● **What the task asks**
Please leave out pictures and print exactly the lines from the one that has "Grues de chantier, La" through the last line of the material below.

● **Records for processing**
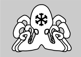 El novedoso sistema de refrigeración del Tesla Model Y lleva impresa la caricatura de un pulpo en el depósito principal.
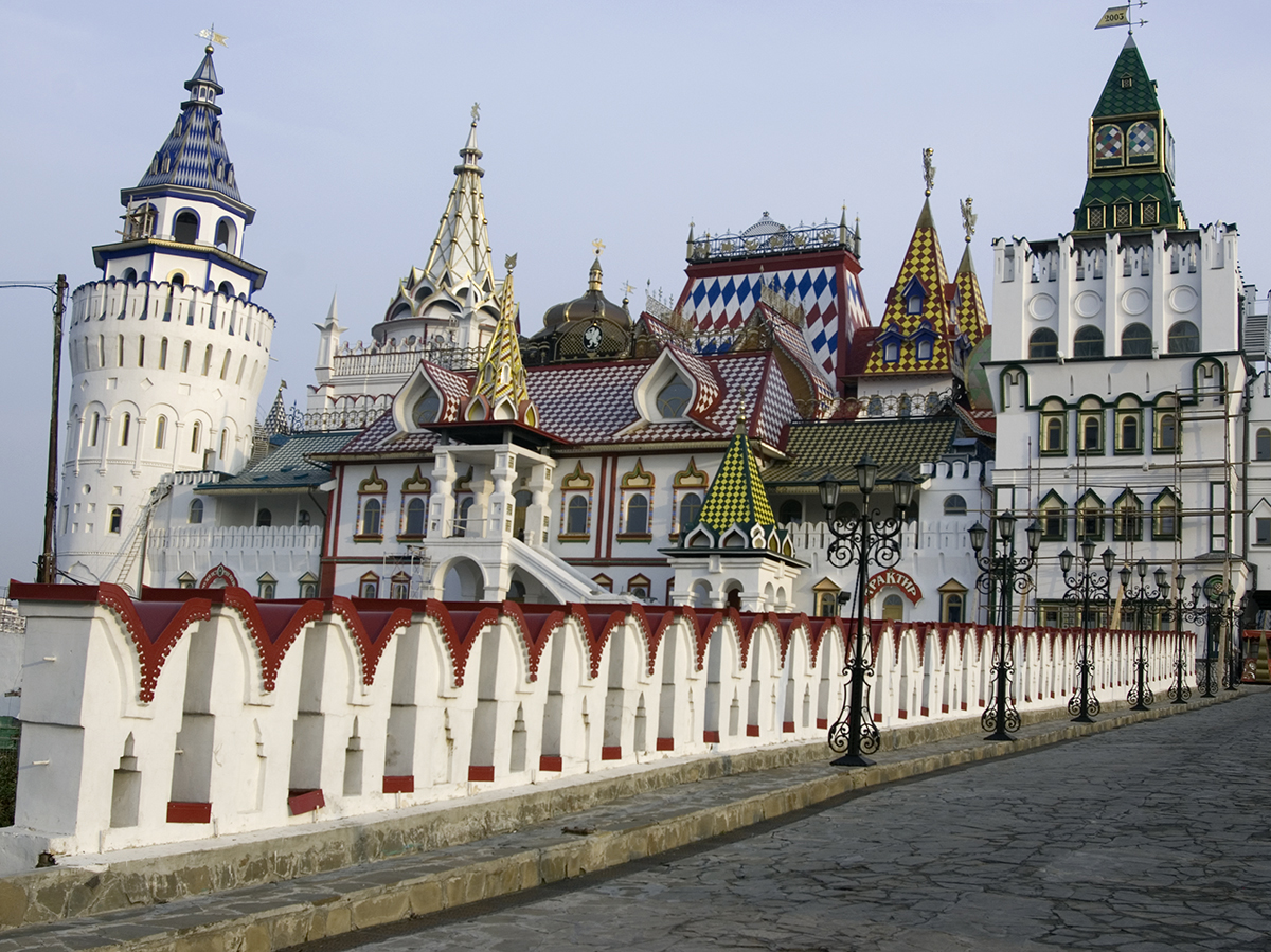 Izmaylovo
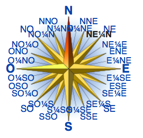 Pour discuter dans Discussion modèle:rose des vents/fr
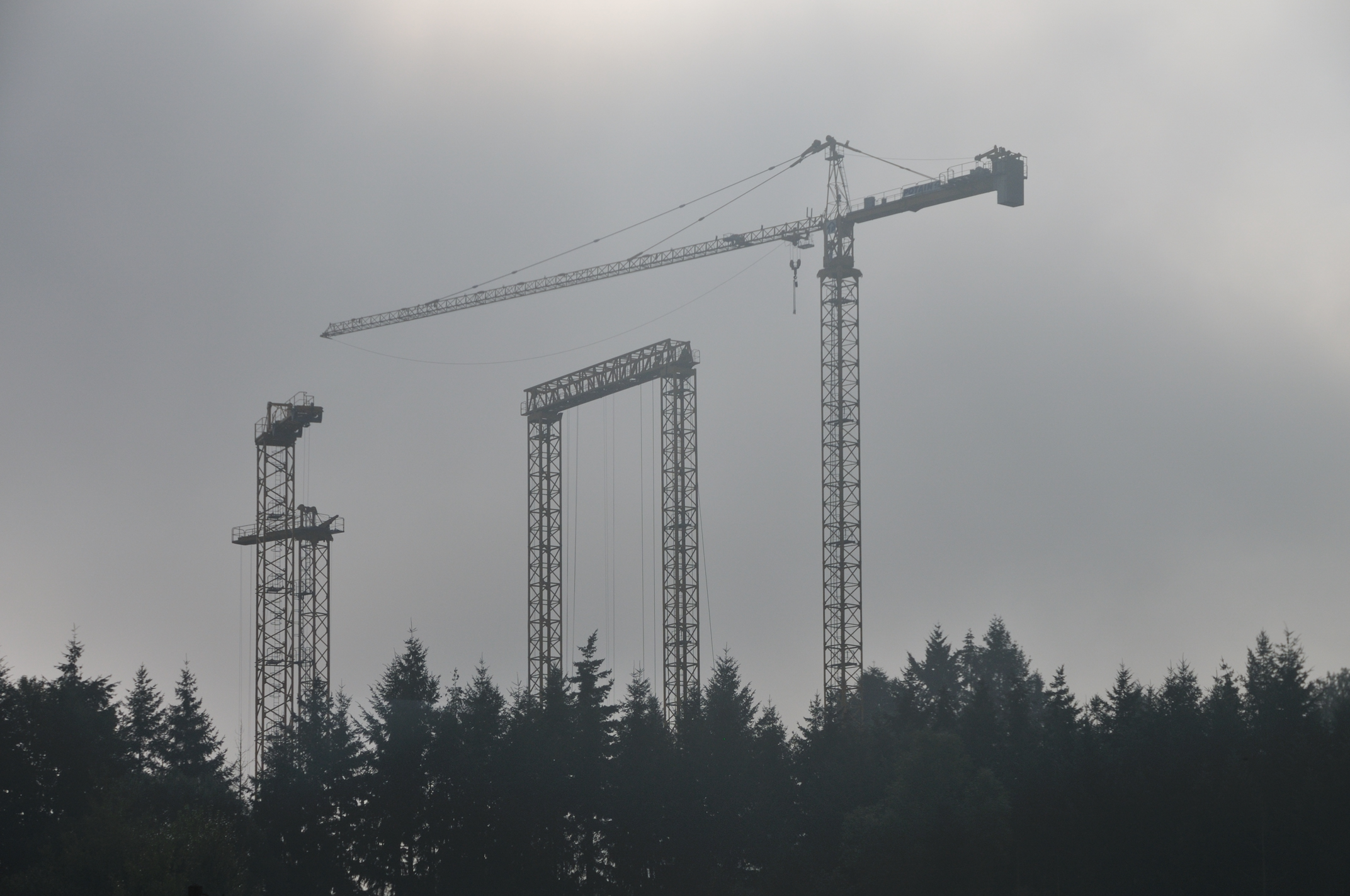 Grues de chantier, La Clayette, Saône-et-Loire, France
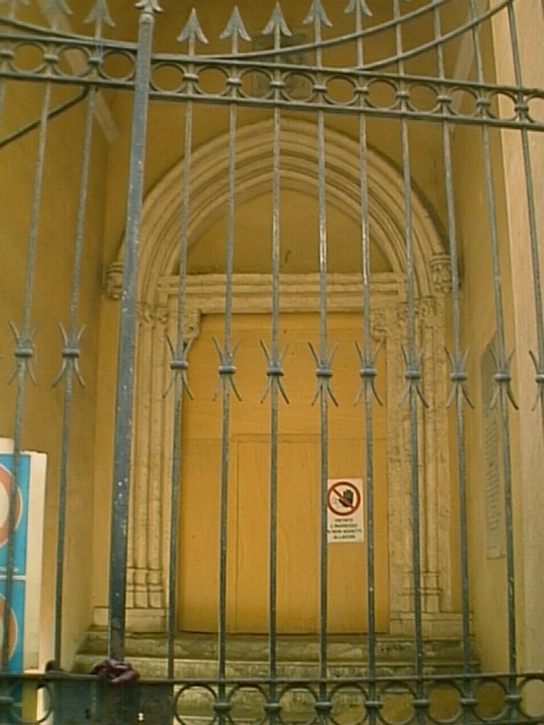 Chiesa della Purissima, XVI secolo, Cagliari
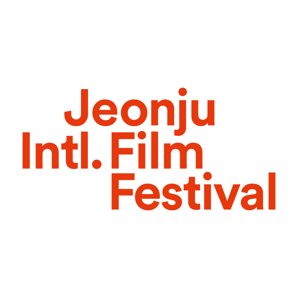 전주국제영화제 공식 로고

● **Solution**
 Grues de chantier, La Clayette, Saône-et-Loire, France
 Chiesa della Purissima, XVI secolo, Cagliari
 전주국제영화제 공식 로고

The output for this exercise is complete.